Wednesday, 25 September 2013

Joyland by Stephen King

This is only the second Stephen King book I've ever read, other than The Stand. I just don't do horror, as a general rule. But then this came out, and it was a mystery, or at least marketed as such, and so I figured I'd give it a try.

It isn't really about the mystery, though, and others have noted it. There is a mystery, sure. The main character works at Joyland, an amusement (not theme - King is careful about the difference) park one summer in the 1970s. Several years earlier, a girl had been murdered on one of the rides, and her ghost still appears to be around. And by the end, whodunit is revealed.

But that isn't really what the book is about. It's the framing, but this is about growing up, and feeling dislocated and losing first love, and trying to figure out who the hell you are, and at a certain point, starting to recognize that people outside of yourself are people too.

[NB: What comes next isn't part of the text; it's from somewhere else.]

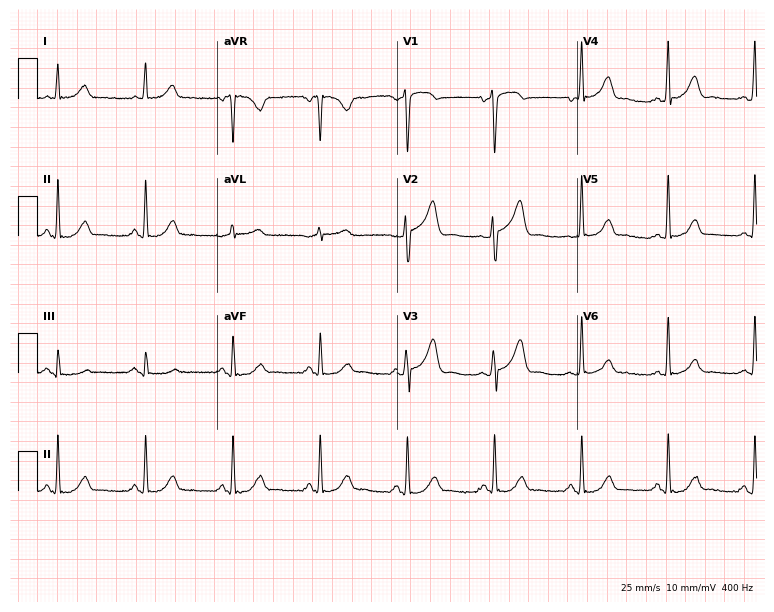
12-lead ECG from a male patient, 61 years old (7.3-second recording at 400 Hz). Recorded interpretation: within normal limits.
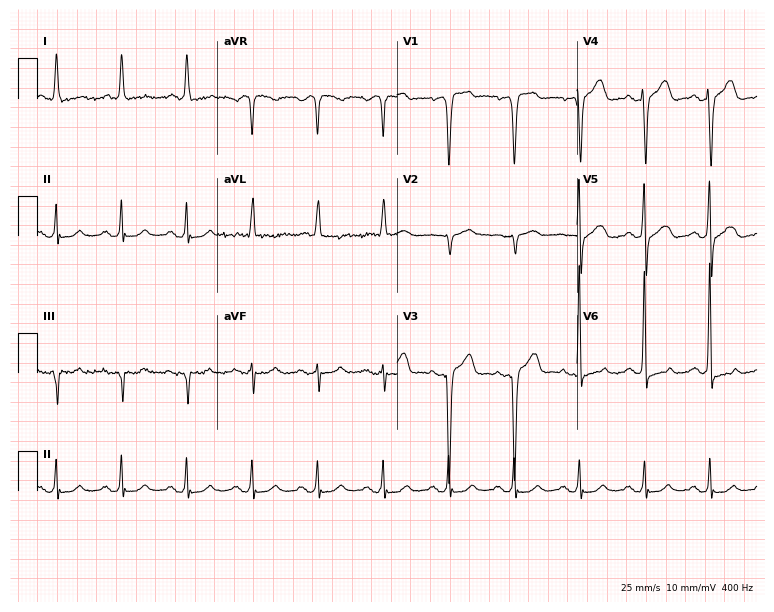
Electrocardiogram, an 80-year-old male. Of the six screened findings (first-degree AV block, right bundle branch block (RBBB), left bundle branch block (LBBB), sinus bradycardia, atrial fibrillation (AF), sinus tachycardia), none is recorded.

Devin Jones has been dumped by his girlfriend while starting work at Joyland. I've never worked at an amusement park, but I also spent one summer selling fun, and I have to say it was the best summer job I ever had. (I was a tour guide on a Haunted Walk. So much fun - tell people spooky stories and history about my beloved hometown, walk through the most beautiful parts of said town, or the Fort nearby, and have people just come to be entertained? Bliss. Of course, I had that job when I was in my late twenties and had gone back to school after working for a few years, so I didn't quite have the late-teen/early-twenties experience.)

Devin discovers while he's working there that he's particularly good at entertaining children, and this becomes increasingly important as the summer goes on, and there's one child in particular who Devin wants to see have a good time at Joyland. (I've also worn big heavy hot costumes to entertain children, back when I worked at a bookstore, but I can't say I enjoyed that. Those things are awful. But Devin seems to enjoy it.)

More than the mystery, which is shoved aside for most of the book, this is about love and loss, and death. Those first few times you come face to face with it, violent, or sudden, or expected, or extended. There was at least one section in there where I teared up.

So my second encounter with Stephen King was a good one. It almost makes me want to branch out and try more of his stuff. But probably not.